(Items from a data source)
===
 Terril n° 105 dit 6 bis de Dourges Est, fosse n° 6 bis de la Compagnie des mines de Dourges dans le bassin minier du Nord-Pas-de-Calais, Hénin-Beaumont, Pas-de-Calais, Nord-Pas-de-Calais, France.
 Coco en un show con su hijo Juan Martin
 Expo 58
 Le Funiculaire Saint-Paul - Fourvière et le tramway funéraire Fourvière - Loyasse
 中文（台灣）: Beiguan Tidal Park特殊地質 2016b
===
Problem details:
Each entry, exactly as written, should be set down once more.

Solution for this exercise:
 Terril n° 105 dit 6 bis de Dourges Est, fosse n° 6 bis de la Compagnie des mines de Dourges dans le bassin minier du Nord-Pas-de-Calais, Hénin-Beaumont, Pas-de-Calais, Nord-Pas-de-Calais, France.
 Coco en un show con su hijo Juan Martin
 Expo 58
 Le Funiculaire Saint-Paul - Fourvière et le tramway funéraire Fourvière - Loyasse
 中文（台灣）: Beiguan Tidal Park特殊地質 2016b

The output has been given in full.